Scam Sniffer Tip #5: Test the Testimonials

Social proof. Evil psychology graduate students have proven we are all idiots by conducting multiple social-proof experiments like this one:

Testimonials on a page can be legitimate and we’re glad knowing others have tested the waters first. “It’s okay, spend your $34. I’m rich now. You can be, too!”

How do we test them? It’s difficult. This guy actually makes it easy. He posted pictures of his so-called customers!

Hover your pointer over one of the pictures. If you’re using Google Chrome, right click on the image. If you’re not using Google Chrome, install Google Chrome.

Do you see where it says “Search Google for Image”? Click it.

If this was an average girl, you won’t see any duplicates of this photo unless she uses it in all of her social media accounts. In either case, you can either see that 1) the photo is unique or 2) it’s really the person the site says it is.

In this case, the scammer claims this is a photo of Amy Douglas who now makes $70k a year. Except she’s not and she isn’t making that much…at least, not making it because of him. My search revealed she IS a writer, a blogger, and her name is not Amy Douglas. It’s Nancy Shaw creator of HiFiveBaby.com.

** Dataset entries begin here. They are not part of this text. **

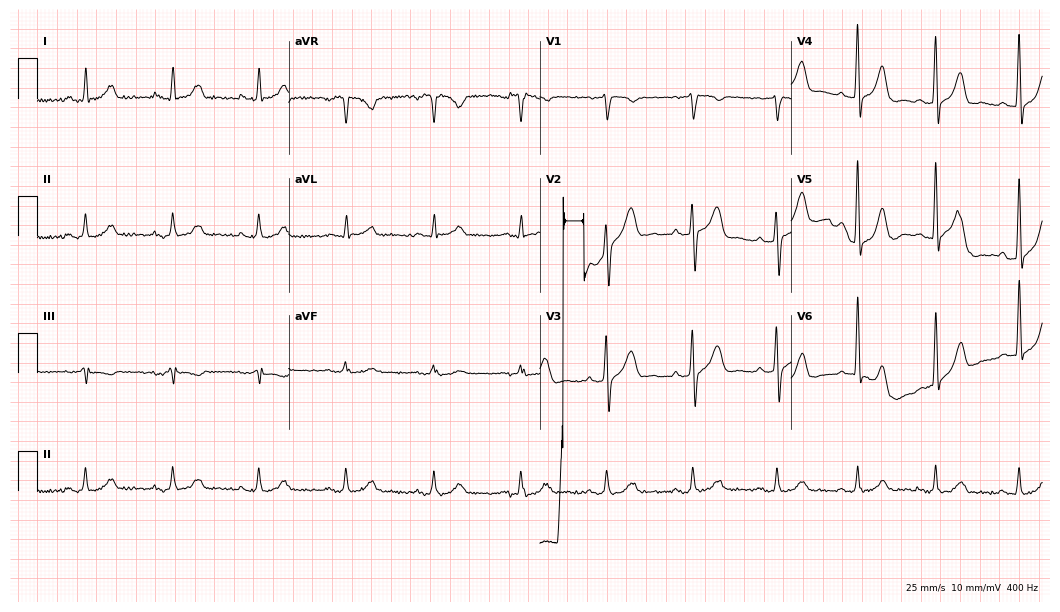
12-lead ECG from a male patient, 53 years old (10.2-second recording at 400 Hz). No first-degree AV block, right bundle branch block, left bundle branch block, sinus bradycardia, atrial fibrillation or sinus tachycardia recorded for this tracing.
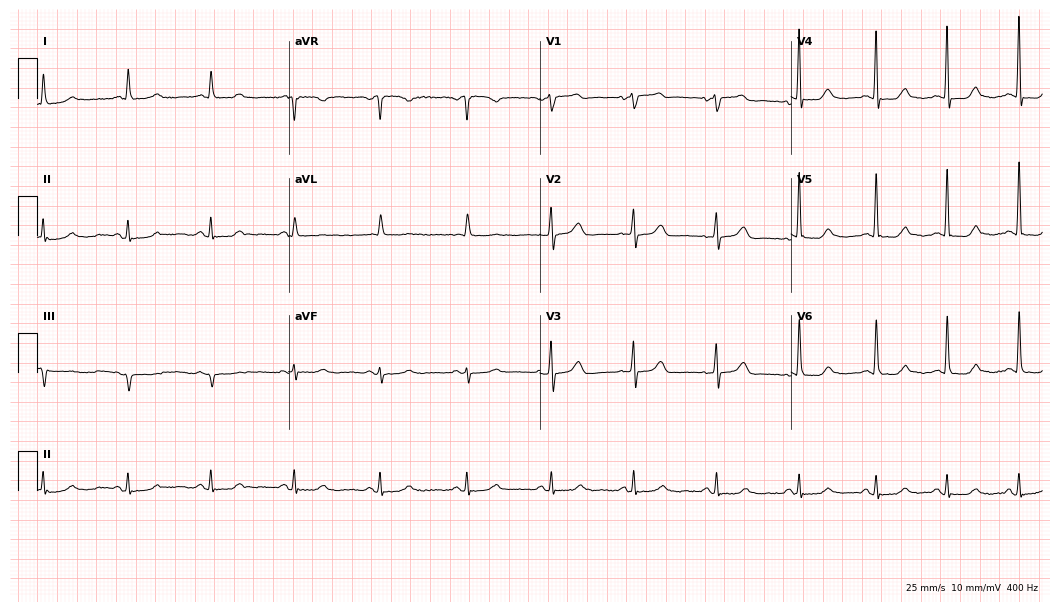
ECG (10.2-second recording at 400 Hz) — a woman, 72 years old. Screened for six findings — first-degree AV block, right bundle branch block, left bundle branch block, sinus bradycardia, atrial fibrillation, sinus tachycardia — none is recorded. Other findings, if any, are not listed.
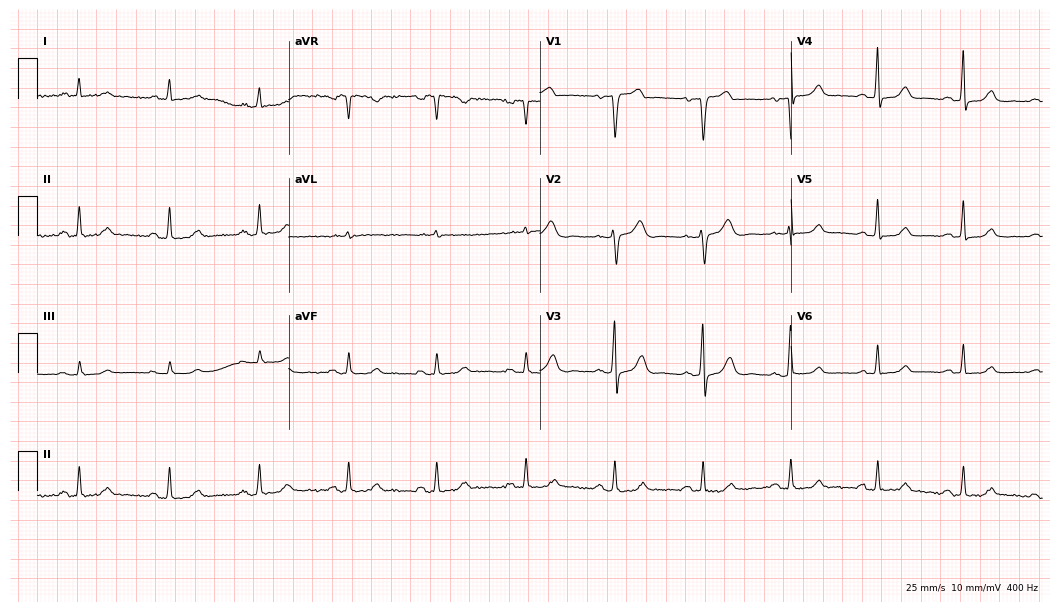
ECG — a woman, 67 years old. Labelled as a normal ECG.
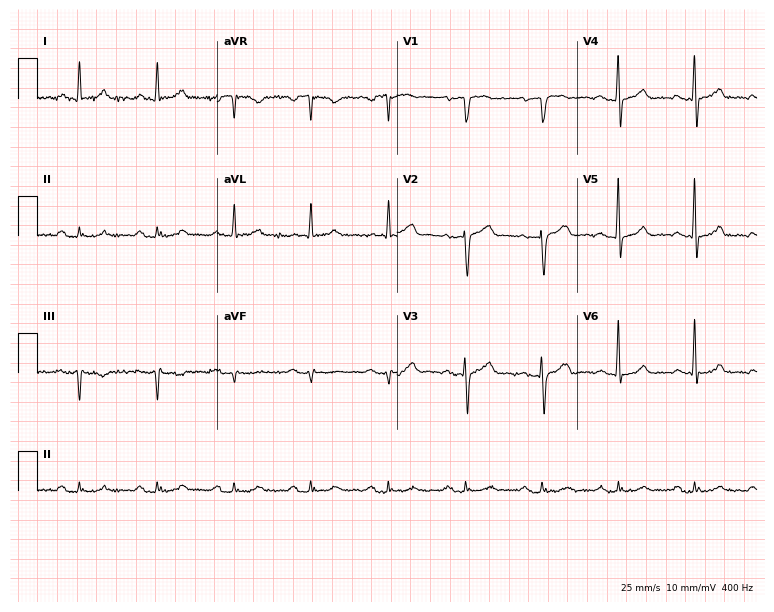
Standard 12-lead ECG recorded from a male patient, 75 years old. Read as a normal ECG.
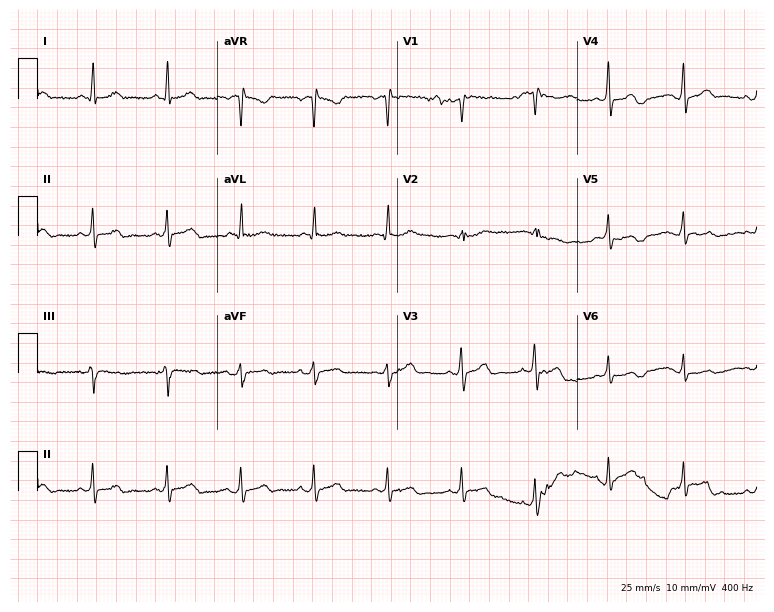
Standard 12-lead ECG recorded from a 43-year-old male (7.3-second recording at 400 Hz). None of these six findings is recorded: first-degree AV block, right bundle branch block, left bundle branch block, sinus bradycardia, atrial fibrillation, sinus tachycardia.
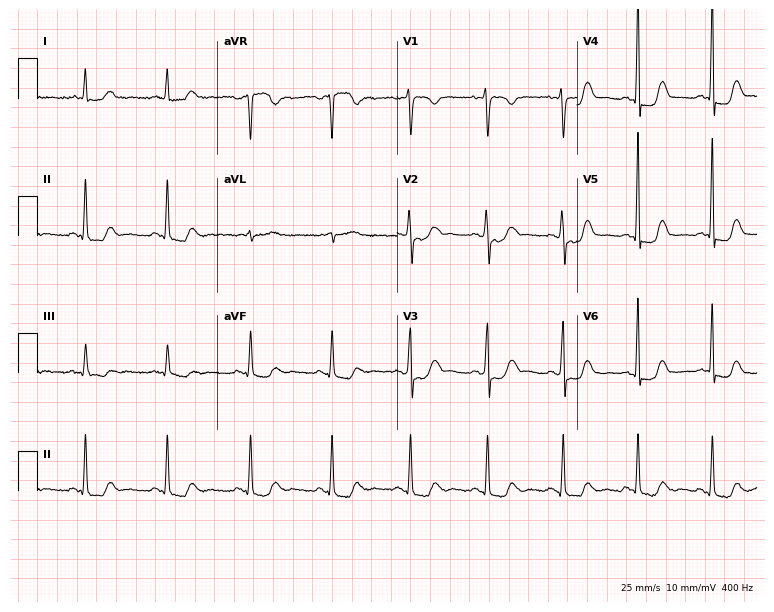
Resting 12-lead electrocardiogram. Patient: a female, 53 years old. None of these six findings is recorded: first-degree AV block, right bundle branch block, left bundle branch block, sinus bradycardia, atrial fibrillation, sinus tachycardia. Other findings, if any, are not listed.

I checked all of the testimonials and every photo is someone else. Now, if I was scamming people, I’d find the most obscure MySpace page I could, grab photos, and put them up. Not this guy.

Scam Sniffer Tip #6: Repeat Tip 2

Since this is not the site I started on, I began looking for contact information again. A legitimate site will be easily accessible. I’m a customer of HorkeyHandbook.com and was able to email first, ask questions, and verify. Also, I found other, trustworthy sites instantiating its authenticity.

How easy is it to contact this scammer’s site?

At the bottom, it has a link. “Have more questions? Please contact our support department.” Well, that’s reassuring. Phew, I thought it was a….

What? Their “support department” is nothing more than a frequently-asked-question page. They really know how to spell Fa-Q.

Conclusion

In case your mother never told you, the internet can be a scary place. You must be cynical of everything and wary as a woodpecker in the desert. You can’t trust anybody.

By the way, are you interested in quitting your job? Have I got an opportunity for you!